The Department of Radiation Oncology was established in 1977, as an outgrowth of the Departments of Surgery and Radiology, successively. Dr. Stanley Baum, who was appointed the fifth chair of Radiology in 1975, noted the national movement toward the separation of diagnostic and therapeutic radiology and proposed to separate radiation therapy into a new, independent department. In 1977, Dr. Robert Goodman was recruited from Boston to become the first chair of the new Department of Radiation Oncology. During his tenure as chair, Dr. Goodman was the National President of the Society of Chairmen of Academic Radiation Oncology Programs. Also under his leadership, HUP became the first hospital in the Delaware Valley to offer breast conserving surgery and radiation therapy and to investigate the radio- and chemoprotector WR-2721. Dr. W. Gillies McKenna succeeded him as department chair in 1991.
The first century of radiation therapy has seen numerous pioneering advances in healing, patient care, and scientific knowledge. Practitioners have evolved from practical experimentalists and therapists advancing clinical observations and techniques, to today's multidisciplinary approach to individual cancer care. The history of the field has been enhanced by the many dedicated professionals whose integration of the various components, including clinical medicine, medical physics, dosimetry, pathology, and radiation biology, have redefined the public and scientific perception of radiation oncology. Throughout the last century, radiation biologists have worked in active cooperation with clinicians, to refine knowledge of the varying effects of radiation on the living body.
Under Dr. McKenna's leadership, the Department of Radiation Oncology has made significant progress in its missions of education, research and clinical services. From 1991 to 2004, the Department grew from eight to over thirty five full-time faculty. The research funding awarded to the Department has grown from $1.7 million in 1992 to $9.6 million in 2004. The Department of Radiation Oncology (combined with the Department of Radiology) has ranked first in its specialty in NIH research awards in all but one year of Dr. McKenna's tenure as department chair.

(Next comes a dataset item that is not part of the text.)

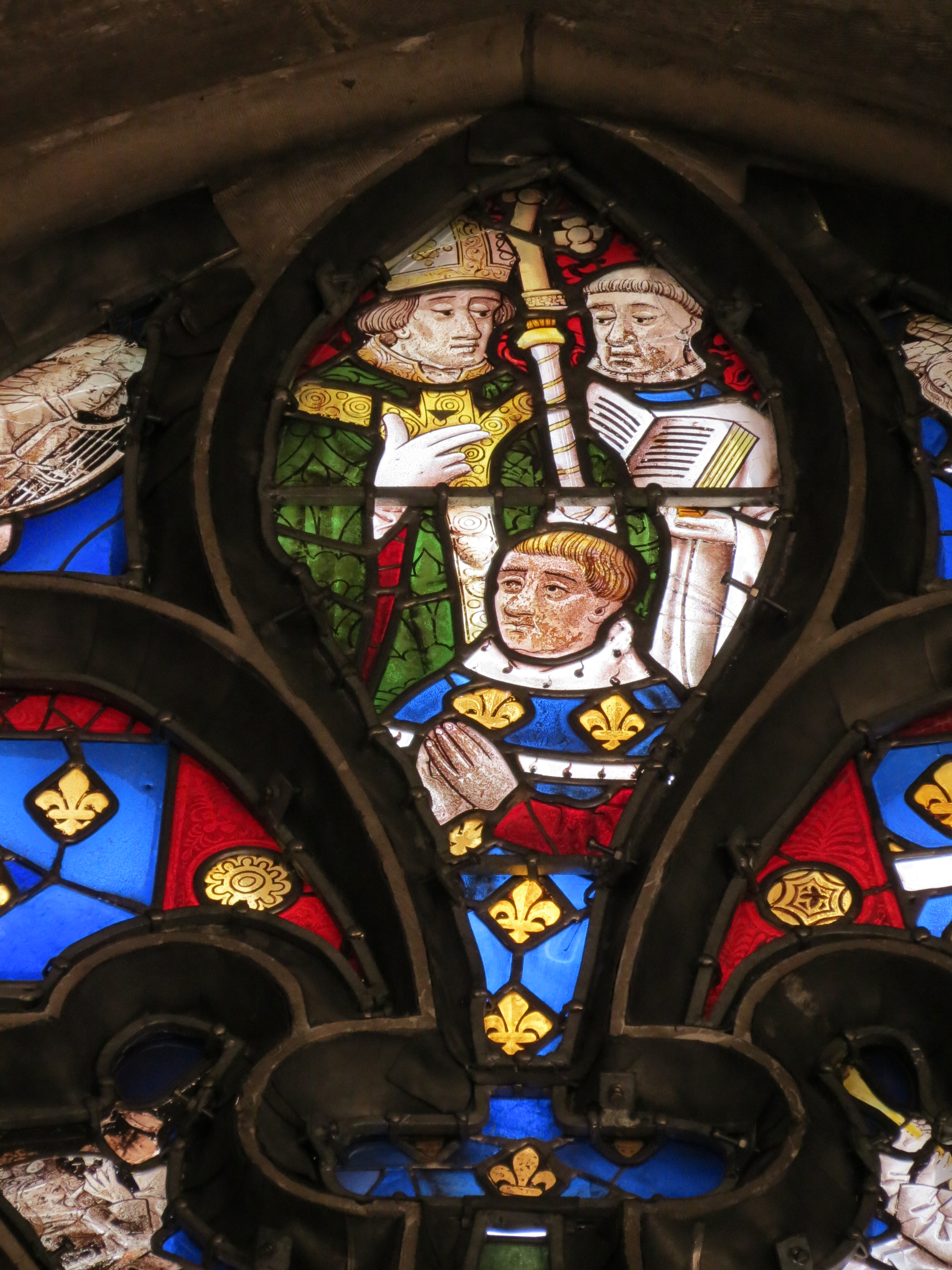 Louis XI reçoit l'onction de l'archevêque de Reims Jean Jouvenel des Ursins avec derrière lui un clerc tenant un livre ouvert.

Radiation therapy services include many with combined chemotherapy for the treatment of cancer. The Department of Radiation Oncology works closely with the Abramson Cancer Center of the University of Pennsylvania and provides treatment for brain tumors, breast cancer, gastrointestinal cancer, genitourinary cancer, gynecologic malignancies, lung cancer, pediatric tumors, skin cancers and stereotactic radiosurgery.
Imaging procedures for treatment planning include X-ray filming and fluoroscopy, and CT linkage with computerized dosimetry. Specialists also use a system for more accurate delivery of radiation to the tumor site with less damage to surrounding tissues. Known as Conformal Radiation Therapy, the system uses a variable computer-controlled multileaf collimator that targets the cancer site and permits delivery of radiation from several directions, while sparing adjacent normal structures. It should be noted that approximately thirty percent (30%) of HUP based treatments are IMRT based.
Investigations of the radio- and chemoprotector WR-2721 are ongoing in the Department, as it research on perfluorocarbons, which are chemical means of sensitizing cancer cells to radiation for better tumor control. The Department also maintains a very active photodynamic therapy program under the guidance of Dr. Eli Glatstein.
The Department has expanded its clinical base from two facilities to seven under Dr. McKenna's leadership. In addition to the Department's main site at HUP, Penn Radiation Oncology services are also available at Capital Health System's Mercer Campus, Pennsylvania Hospital, the Philadelphia Veterans Administration Medical Center, Chester County Hospital, Holy Redeemer Hospital and Phoenixville Hospital.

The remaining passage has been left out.